[Stored dataset items]
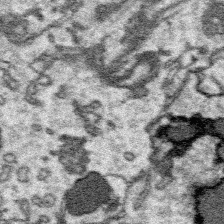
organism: Platynereis dumerilii
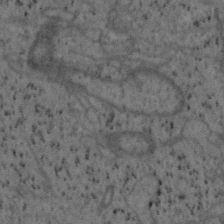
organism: Human
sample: HeLa cells
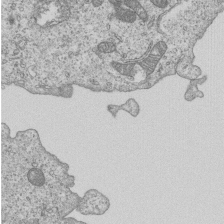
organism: Human
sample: MDA-MB-231 cells
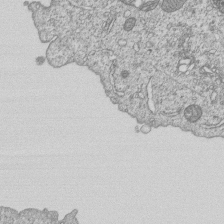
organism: Human
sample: MDA-MB-231 cells
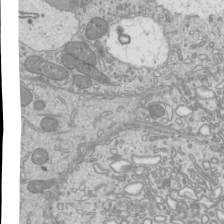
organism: Mouse
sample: Cilia; mouse epididymis
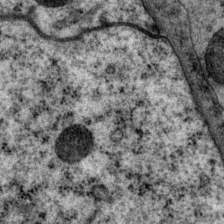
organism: P. pacificus
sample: Pharynx
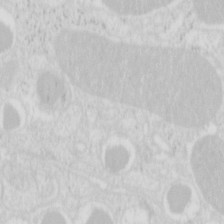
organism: Mouse
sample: Pancreas
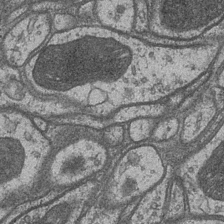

> **Work request**:
The data needs to be reproduced exactly, please, apart from its pictures.

> **Exercise result**:
organism: Platynereis dumerilii
organism: Human
sample: HeLa cells
organism: Human
sample: MDA-MB-231 cells
organism: Human
sample: MDA-MB-231 cells
organism: Mouse
sample: Cilia; mouse epididymis
organism: P. pacificus
sample: Pharynx
organism: Mouse
sample: Pancreas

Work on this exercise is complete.